Because we have date constraints on the reports partitions, the planner is smart enough to know that only reports_part0 contains the data we’re looking for. But replace the literal dates with the equivalent functions, and the query planner has to search every partition:

breakpad=> EXPLAIN SELECT * FROM reports WHERE date < now() AND date > now() - interval '1 day' ORDER BY date DESC;
QUERY PLAN
---------------
 Sort
   Sort Key: public.reports.date
   ->  Result
         ->  Append
               ->  Seq Scan on reports
                     Filter: ((date < now()) AND (date > (now() - '1 day'::interval)))
               ->  Bitmap Heap Scan on reports_part0 reports
                     Recheck Cond: ((date < now()) AND (date > (now() - '1 day'::interval)))
                     ->  Bitmap Index Scan on idx_reports_part0_date
                           Index Cond: ((date < now()) AND (date > (now() - '1 day'::interval)))
               ->  Index Scan using idx_reports_part1_date on reports_part1 reports
                     Index Cond: ((date < now()) AND (date > (now() - '1 day'::interval)))
               ->  Index Scan using idx_reports_part2_date on reports_part2 reports
                     Index Cond: ((date < now()) AND (date > (now() - '1 day'::interval)))
               ->  Index Scan using idx_reports_part3_date on reports_part3 reports
                     Index Cond: ((date < now()) AND (date > (now() - '1 day'::interval)))
               ->  Index Scan using idx_reports_part4_date on reports_part4 reports
                     Index Cond: ((date < now()) AND (date > (now() - '1 day'::interval)))
               ->  Index Scan using idx_reports_part5_date on reports_part5 reports
                     Index Cond: ((date < now()) AND (date > (now() - '1 day'::interval)))
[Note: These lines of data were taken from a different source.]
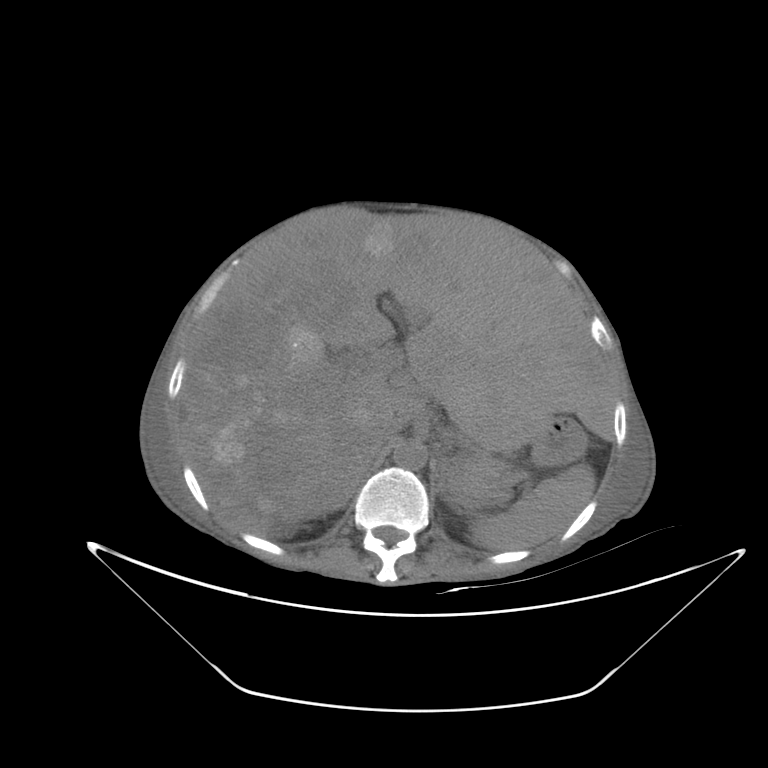 Computed tomography, abdomen; Axial slice 76/108; W/L 400/40 HU
Box edges are left/top/right/bottom in pixels. The annotated organs in this slice are: aorta at left=393, top=441, right=427, bottom=469, left adrenal gland at left=433, top=454, right=445, bottom=497, liver at left=182, top=206, right=612, bottom=535, inferior vena cava at left=366, top=414, right=405, bottom=453, stomach at left=535, top=420, right=584, bottom=464, spleen at left=471, top=464, right=594, bottom=550, pancreas at left=446, top=455, right=510, bottom=502.
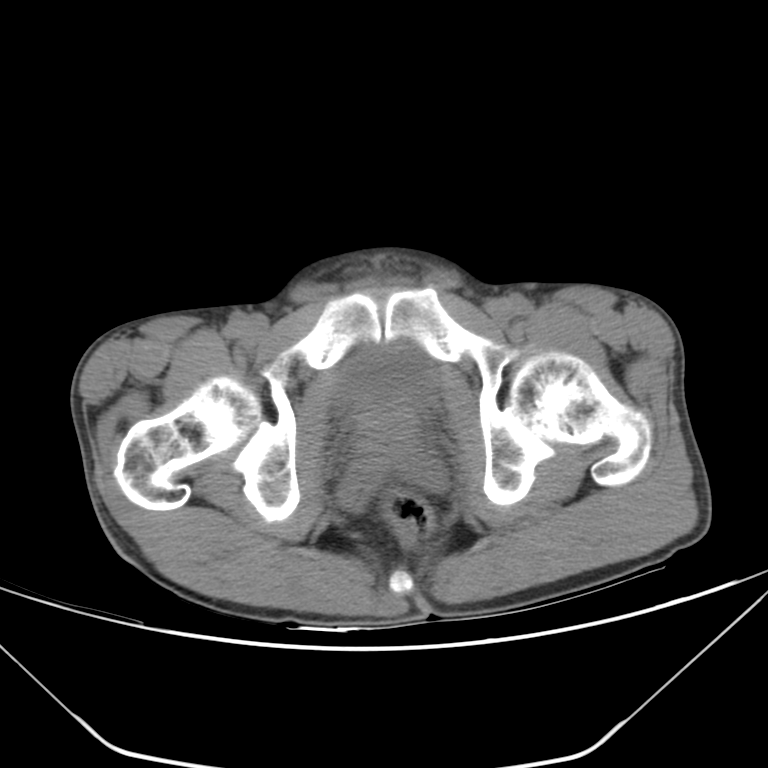 Abdominal CT. Axial slice 15/85. 768x768 px. acquired on Brilliance16
Each box given as x1,y1,x2,y2. Labeled organs on this slice: bladder at x1=342, y1=349, x2=435, y2=405, prostate/uterus at x1=355, y1=399, x2=418, y2=455.
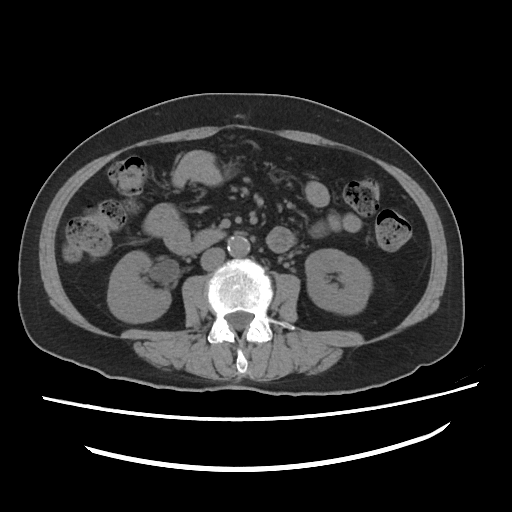
Abdominal CT; Axial slice 50/88; W/L 400/40 HU; 512x512 px; 61-year-old female patient; Aquilion ONE scanner; scan has 14 labeled organs (a whole-scan count: organs this slice does not pass through have no box)
Boxes: x1 y1 x2 y2 (pixel coords, space-separated).
Organ bounding boxes:
- right kidney: 108 251 170 322
- left kidney: 305 249 371 314
- aorta: 227 235 250 257
- inferior vena cava: 201 247 225 270
- duodenum: 189 229 224 252
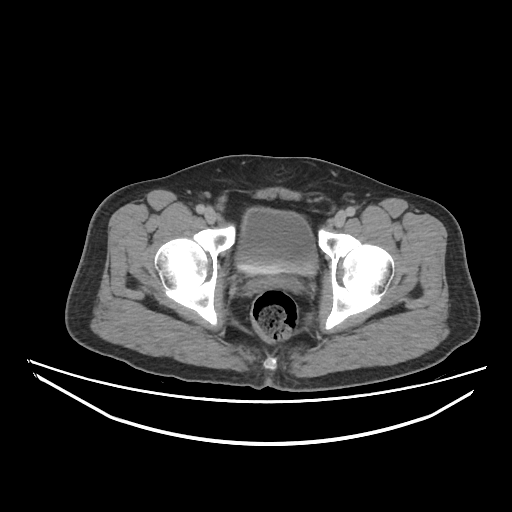 CT, abdomen/pelvis. Axial slice 28/115. 512x512 px. 55-year-old male patient
Each box given as x1,y1,x2,y2. 1 labeled organ on this slice — bladder at x1=234, y1=209, x2=317, y2=276.
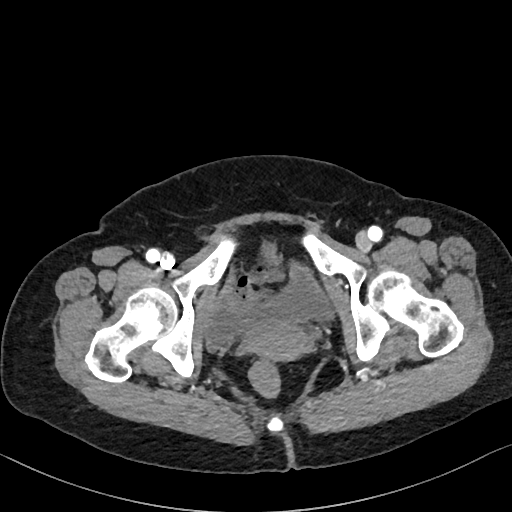

Computed tomography, abdomen · axial view · soft-tissue window · 512x512 px
Coordinates as <box>x1,y1,x2,y2</box> in pixels. The annotated organs in this slice are: bladder at <box>201,266,334,350</box>, prostate/uterus at <box>247,324,311,361</box>.
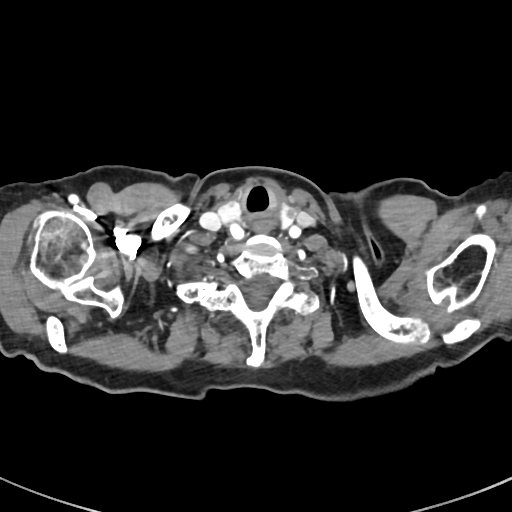
Chest-level CT slice, above the liver and spleen. Axial slice 274/279. soft-tissue window. 512x512 px. acquired on SOMATOM Force
At this level of the chest this dataset labels only the esophagus and the aorta, and each is boxed only where it is labeled; the heart and lungs are never labeled.
{"organs":{"esophagus":[251,220,274,232]}}
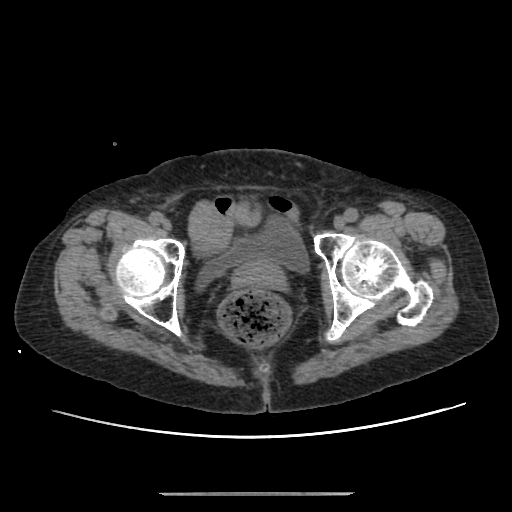

CT abdomen; Axial slice 56/353
<organs><organ name="bladder" x1="195" y1="217" x2="309" y2="291"/><organ name="prostate/uterus" x1="232" y1="258" x2="285" y2="289"/></organs>
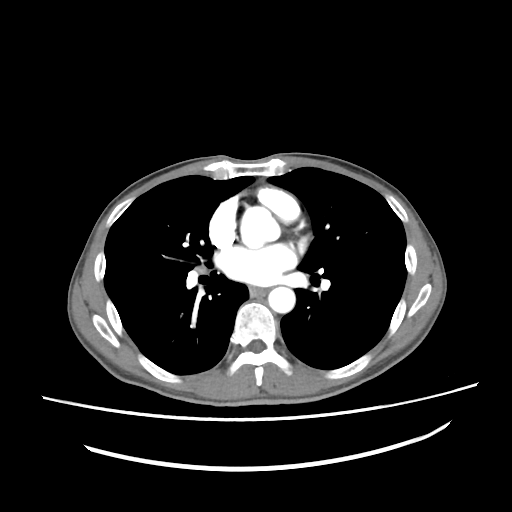 Abdominal CT reaching into the chest; this slice is in the chest — axial view — soft-tissue window (W 400 / L 40) — 512x512 px — 50-year-old male patient — 14 organs annotated in this scan (counted over the whole 3D scan, not this slice; an organ is boxed only where this slice passes through it)
At this level of the chest this dataset labels only the esophagus and the aorta, and each is boxed only where it is labeled; the heart and lungs are never labeled.
<organs><organ name="aorta" x1="268" y1="286" x2="295" y2="313"/><organ name="esophagus" x1="249" y1="286" x2="266" y2="296"/></organs>
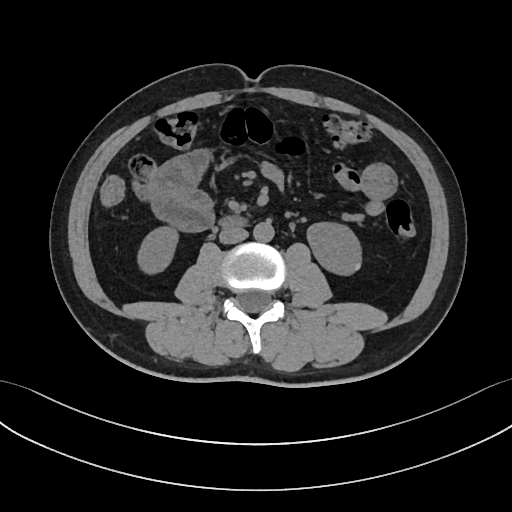 CT abdomen. axial view. 512x512 px
Bounding boxes as [x1, y1, x2, y2] in pixel coordinates.
Organ bounding boxes:
- right kidney: [138, 227, 178, 273]
- left kidney: [307, 222, 361, 274]
- aorta: [253, 220, 274, 242]
- inferior vena cava: [219, 226, 248, 243]
- duodenum: [222, 217, 244, 226]
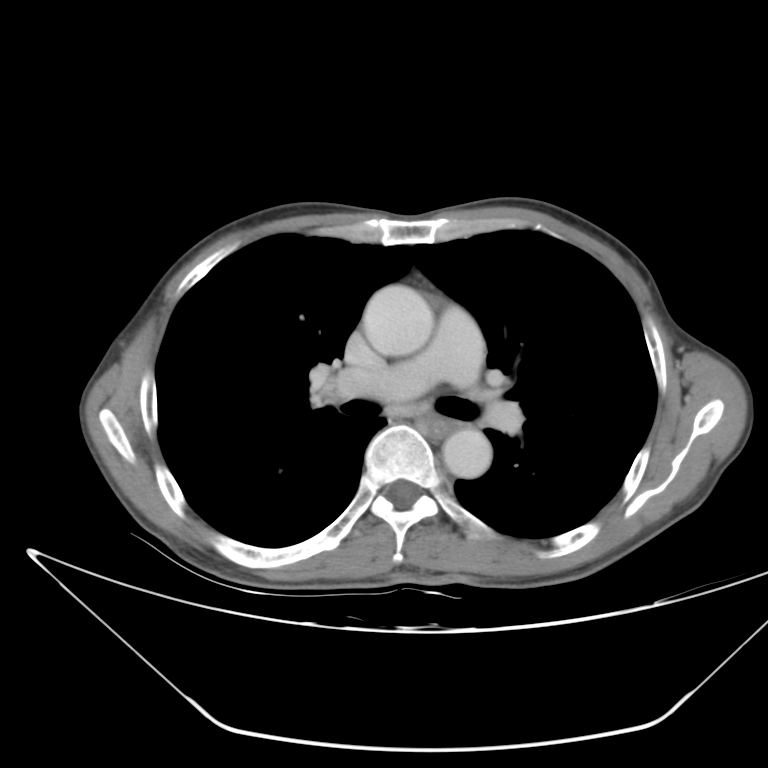 CT of the abdomen extending into the chest, slice through the chest. axial view. 768x768 px. 62-year-old male patient
At this level of the chest no structure but the esophagus and the aorta has a label in this dataset, and those two are boxed only where they are labeled.
<organs><organ name="aorta" x1="363" y1="285" x2="432" y2="354"/><organ name="aorta" x1="439" y1="429" x2="491" y2="478"/><organ name="esophagus" x1="426" y1="412" x2="454" y2="438"/></organs>
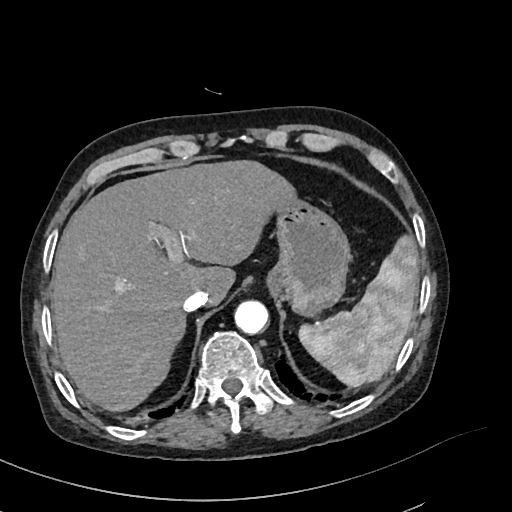

CT, abdomen/pelvis · Axial slice 194/235 · abdomen soft-tissue window · 512x512 px
<organs><organ name="spleen" x1="298" y1="235" x2="418" y2="386"/><organ name="liver" x1="51" y1="160" x2="295" y2="411"/><organ name="stomach" x1="266" y1="196" x2="350" y2="316"/><organ name="aorta" x1="234" y1="300" x2="268" y2="334"/><organ name="inferior vena cava" x1="183" y1="289" x2="208" y2="311"/></organs>
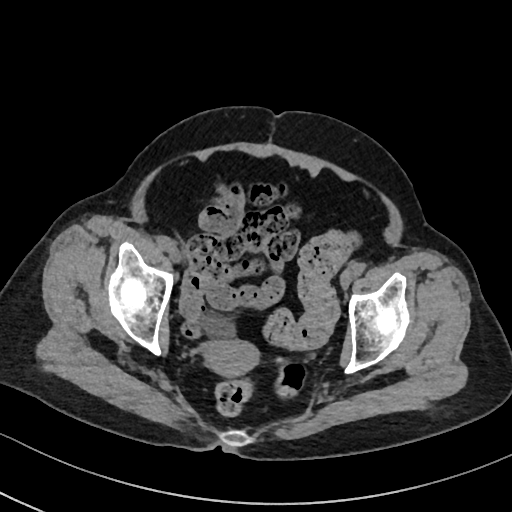

CT abdomen · Axial slice 50/202 · W/L 400/40 HU · 512x512 px · scan has 15 labeled organs (counted over the whole 3D scan, not this slice; an organ is boxed only where this slice passes through it)
Box edges are left/top/right/bottom in pixels.
Organ bounding boxes:
- bladder: left=202, top=310, right=236, bottom=339
- prostate/uterus: left=203, top=340, right=260, bottom=376
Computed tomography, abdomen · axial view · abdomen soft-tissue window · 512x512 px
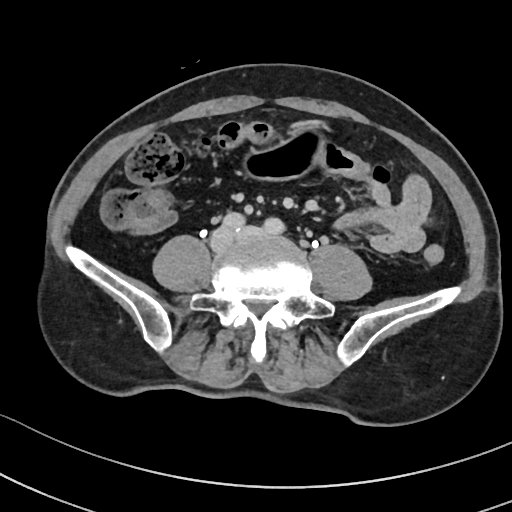 {"organs":{"stomach":[241,125,323,179]}}
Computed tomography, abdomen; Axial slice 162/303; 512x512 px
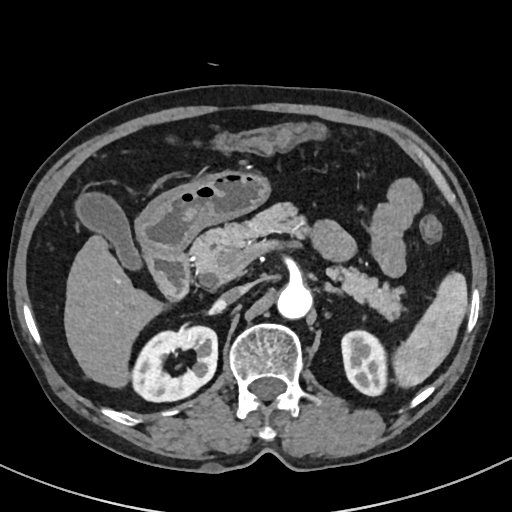

<organs><organ name="duodenum" x1="147" y1="250" x2="189" y2="301"/><organ name="spleen" x1="393" y1="272" x2="467" y2="387"/><organ name="inferior vena cava" x1="213" y1="285" x2="248" y2="310"/><organ name="right kidney" x1="132" y1="326" x2="217" y2="401"/><organ name="aorta" x1="276" y1="283" x2="312" y2="319"/><organ name="left kidney" x1="341" y1="330" x2="387" y2="395"/><organ name="gall bladder" x1="75" y1="193" x2="142" y2="270"/><organ name="stomach" x1="135" y1="170" x2="270" y2="256"/><organ name="liver" x1="64" y1="234" x2="164" y2="387"/><organ name="left adrenal gland" x1="324" y1="283" x2="342" y2="295"/><organ name="pancreas" x1="190" y1="203" x2="402" y2="320"/></organs>

Both of these missed optimizations are extremely problematic when dealing with partitioned tables in postgresql. The first, less common issue should be easy to fix, because it doesn’t require any constraint information. The second one is not so easy, because it would require the query planner to divide its work into a “pre-function/bindparam expansion” stage, which is cacheable, and a “post-function/bindparam expansion stage”, which is not very easy to cache.

We are going to try and work around the data-binding issue by issuing the queries from Socorro using literals instead of bound variables. This is not ideal because it requires the database to completely re-plan every query that is issued.

The moral of the story is simple: if you are planning on using database partitions, be sure you EXPLAIN all the queries you’re planning, with the actual literals or bound data statements that will actually be used in production. Be prepared to significantly rework your queries if the queries perform unexpected full table scans.